A ruined shard caused ES node down

Does anyone encounter this kind of problem? A ruined but appeared as healthy shard caused the ES node shut down, and a memory dump is created.

The ES we used is 5.4.1. We have an index with more than 200GB data, and 12 shards. Days ago, one node with its one shard was shut down. Even we could start the node again and the cluster turnned green, after a while, the node was shut down again. A few times we tried, it always got shut down. [ During this period, a few logstash instances inserted data to the cluster, including this index. ]

At first, we guessed that the node may have heavy burden, so we tried to move the shard to another node. It's weird that the node could not be moved. The reroute command always failed. But when we moved other shard, even bigger, on this node, they always successed.

So we considered that this shard has been ruined, even it showed healthy. After we removed this index completely, the node returnned normal.

Did anyone encounter this kind of promblem before?
Any idea are appreciated.

Which version?
Can you share the logs before it crashes?

The ES version is 5.4.1. There is no related logs about this crash. We just observed some memory dump generated at that moment.
Unfortunately, due to the system limitation, only a few lines in the dump.

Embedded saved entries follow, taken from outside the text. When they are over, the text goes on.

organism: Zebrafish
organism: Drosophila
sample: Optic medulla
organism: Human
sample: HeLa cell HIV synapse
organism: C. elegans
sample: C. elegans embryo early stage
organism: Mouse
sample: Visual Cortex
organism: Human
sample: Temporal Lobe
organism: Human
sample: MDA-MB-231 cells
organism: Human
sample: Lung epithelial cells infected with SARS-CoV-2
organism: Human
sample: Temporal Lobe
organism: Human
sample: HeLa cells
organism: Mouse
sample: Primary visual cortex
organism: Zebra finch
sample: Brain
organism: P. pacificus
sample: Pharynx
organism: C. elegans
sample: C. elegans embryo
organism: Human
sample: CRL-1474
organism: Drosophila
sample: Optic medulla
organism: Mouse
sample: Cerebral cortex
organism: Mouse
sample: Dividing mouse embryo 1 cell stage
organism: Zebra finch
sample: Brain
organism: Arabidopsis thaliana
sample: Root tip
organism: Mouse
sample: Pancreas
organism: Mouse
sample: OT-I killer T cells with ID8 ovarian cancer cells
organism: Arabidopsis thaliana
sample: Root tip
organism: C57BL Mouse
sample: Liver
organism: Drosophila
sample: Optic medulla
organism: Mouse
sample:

Is there any possiblity that an health-like shard but with abnormal data could lead to the node crash?

Is there any possiblity that an health-like shard but with abnormal data could lead to the node crash?

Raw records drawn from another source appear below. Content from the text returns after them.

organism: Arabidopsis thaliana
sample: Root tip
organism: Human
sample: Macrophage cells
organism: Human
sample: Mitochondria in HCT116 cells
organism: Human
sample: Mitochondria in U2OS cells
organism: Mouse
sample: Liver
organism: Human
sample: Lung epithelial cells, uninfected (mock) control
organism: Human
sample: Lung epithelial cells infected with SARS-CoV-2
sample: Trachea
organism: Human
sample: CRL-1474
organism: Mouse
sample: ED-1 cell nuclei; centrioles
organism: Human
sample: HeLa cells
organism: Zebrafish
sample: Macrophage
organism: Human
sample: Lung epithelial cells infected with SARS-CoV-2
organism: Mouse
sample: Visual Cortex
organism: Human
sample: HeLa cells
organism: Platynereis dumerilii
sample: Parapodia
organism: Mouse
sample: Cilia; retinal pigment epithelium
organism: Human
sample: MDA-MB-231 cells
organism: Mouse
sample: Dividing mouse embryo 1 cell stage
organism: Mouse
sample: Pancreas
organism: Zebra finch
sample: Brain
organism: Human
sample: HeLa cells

Well. Not on purpose. @jasontedor does this remind you anything?

The ES version is 5.4.1.

Could upgrade to latest version?

What is your exact JVM version? java -version

1.8.0_66-b17

Can you upgrade to latest JVM version? For example:

java version "1.8.0_144"
Java(TM) SE Runtime Environment (build 1.8.0_144-b01)
Java HotSpot(TM) 64-Bit Server VM (build 25.144-b01, mixed mode)

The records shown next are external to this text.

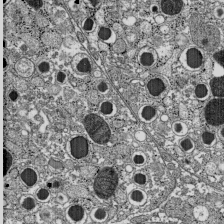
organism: C57BL Mouse
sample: Pancreatic islet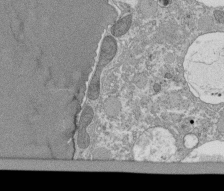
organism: Tetrahymena
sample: Cilia in tetrahymena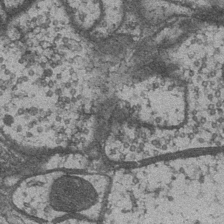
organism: Drosophila
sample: Optic medulla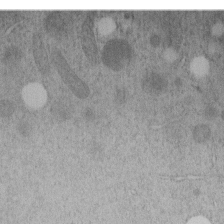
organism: C. elegans
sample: C. elegans embryo early stage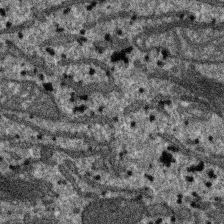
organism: Human
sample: Lung epithelial cells infected with SARS-CoV-2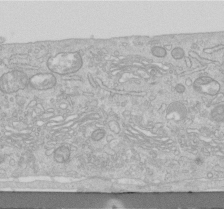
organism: Human
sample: Centriole in RPE cells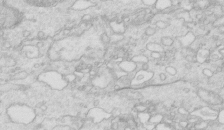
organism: Mouse
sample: Multiciliated cells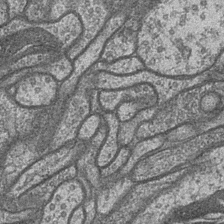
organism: Drosophila
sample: Optic medulla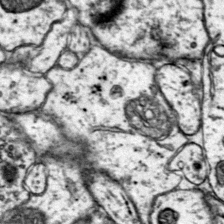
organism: Mouse
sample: Primary visual cortex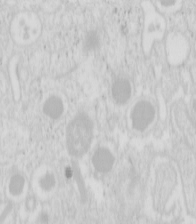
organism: Mouse
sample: Pancreas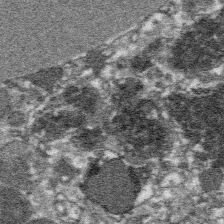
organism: Platynereis dumerilii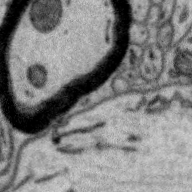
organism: Zebra finch
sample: Brain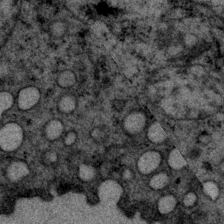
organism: P. pacificus
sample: Pharynx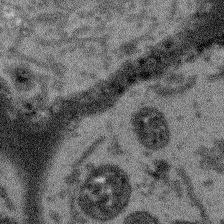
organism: Arabidopsis thaliana
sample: Root tip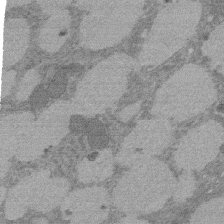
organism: Rat
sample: Salivary granule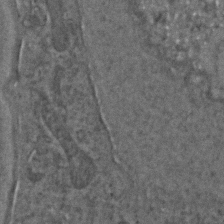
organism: C. elegans
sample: C. elegans embryo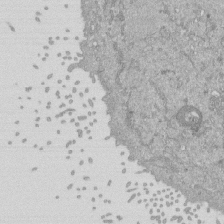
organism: Mouse
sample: ED-1 cell nuclei; centrioles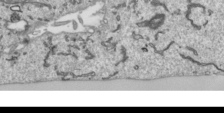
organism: Human
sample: Mitochondria in HCT116 cells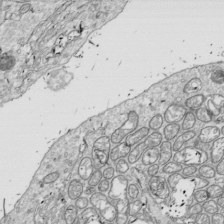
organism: Drosophila
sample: Cell division; meiosis; drosophila spermatocytes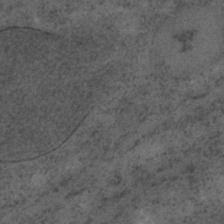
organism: C. elegans
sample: C. elegans embryo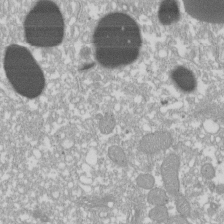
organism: Xenopus
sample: Cilia; centrioles in frog embryo cells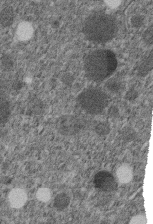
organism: C. elegans
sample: C. elegans embryo early stage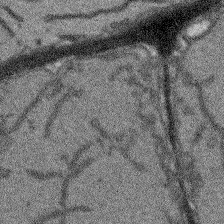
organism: Arabidopsis thaliana
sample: Root tip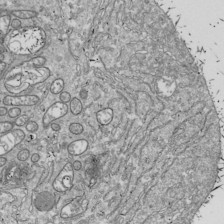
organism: Drosophila
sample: Cell division; meiosis; drosophila spermatocytes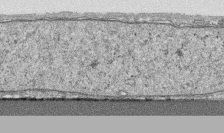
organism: Human
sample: CRL-1474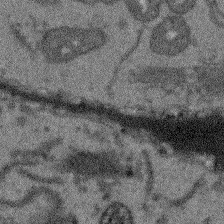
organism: Arabidopsis thaliana
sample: Root tip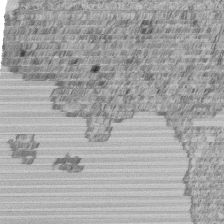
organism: Human
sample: MDA-MB-231 cells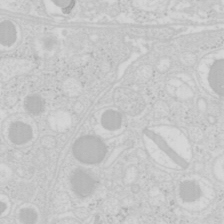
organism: Mouse
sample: Pancreas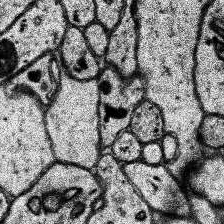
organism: Human
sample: Temporal Lobe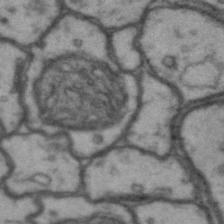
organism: Drosophila
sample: Brain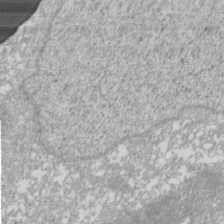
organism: Xenopus
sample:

Thanks for your suggestion. And sure, we could do that.

Is there any bug reported related to old jdk?

Officially we do support Oracle JVM 1.8u60+ and IcedTea OpenJDK 1.8.0.111+.

See https://www.elastic.co/support/matrix#matrix_jvm

What is your vendor?

We are using Oracle JVM. In most cases, the ES works excellently.
Later, as you suggested, we plan upgrading to latest JDK 1.8.

Sorry, it does not. The description is lacking sufficient detail (logs, error messages, etc.) for us to triage this one.

This topic was automatically closed 28 days after the last reply. New replies are no longer allowed.